I would have been downright livid at the thought of my young daughter feeling shame over wanting to feel beautiful in a special dress. There is no reason such a young child needs to feel any shame over her body; the idea that grown adults would demonstrate that a widely-visible portion of her child’s body is sexual is just wrong. Add on top of that the embarrassment of having to leave your classroom, in front of all of your peers, and return in different clothing? It makes me feel anxious, and I’m a grown woman.
One comment on the post, by a woman named Holly Marshall Crowley, sums up so many feelings I have when I read this story.
For all the ridiculous dress code rules out there, I have never had to bring clothes to any of my boys because of it but have for my daughter. All because she was wearing black leggings, a long t-shirt and a baggy cardigan. Not a stitch of flesh showing that wouldn’t normally show and still she was called out for it and made to change. I see the reasons for some dress code rules but when the boys can turn their shirt inside out or use a piece of rope as a belt and think they are cool and the girls are shamed it’s a problem. What better way to teach our sons how to be appropriate around girls in a working environment than to get them to interact with females dressed normally. Instead we insist on dressing girls to cover anything the boys might be attracted to and so losing a teachable moment and also giving them terrible judgement for the future.
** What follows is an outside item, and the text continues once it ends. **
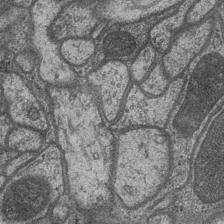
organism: Drosophila
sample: Optic medulla

There is a bright spot in all of this, though. Emily Stewart didn’t take this lying down. She didn’t just send angry words out into the universe: she went straight to the source and made a change. Because of her boldness in speaking up, the school formally changed their policies, and now administrators are no longer able to make judgment calls on the appropriateness of a child’s outfit.
Stories like this are always hard to hear about, but when they have to do with such a small child, it’s even more difficult. I’m glad that parents are standing up for their children, and administration is willing to listen and change. What do you think?
Rachel is a wife and mother living in Raleigh, North Carolina. She’s a fan of good coffee, wearer of gray t-shirts, and is constantly starting books she will never finish. Her family is her joy, and she loves to engage with other moms and dads on matters of parenting. Her blog posts have also been featured on the Today Show Parenting Blog and Scary Mommy.
View all posts by Rachel Kiser here.
4 Comments on “5-Year-Old’s Outfit Deemed Inappropriate at School, so Her Mom Took Action”
When my daughter was in preschool (4 yrs) I was told her sundress was inappropriate. How can a 4 year old wearing a sundress be inappropriate?
My daughter is now 36.
It never ceases to amaze me how the schools make a big deal out of a 4 and 5 year old dress inappropriate. Now if the girl was 16or 17 I could understand
I am glad this mother is speaking out
This is so insane, she’s 5 years old. Why are we teaching girls that they are items to boys by the clothing they wear? Shouldn’t we be teaching boys that girls are precious gems & should be treated as such? 😩
She’s five years old!! It’s a freaking dress. Little 5 year old boys won’t say anything or think of anything at that age!! I’ve honestly started beginning to think it’s nit the boys at the schools we should be worried about.
I personally think this is ridiculous, she is FIVE. Maybe, just maybe, we should worry less about covering girls and more about teaching boys to respect girls?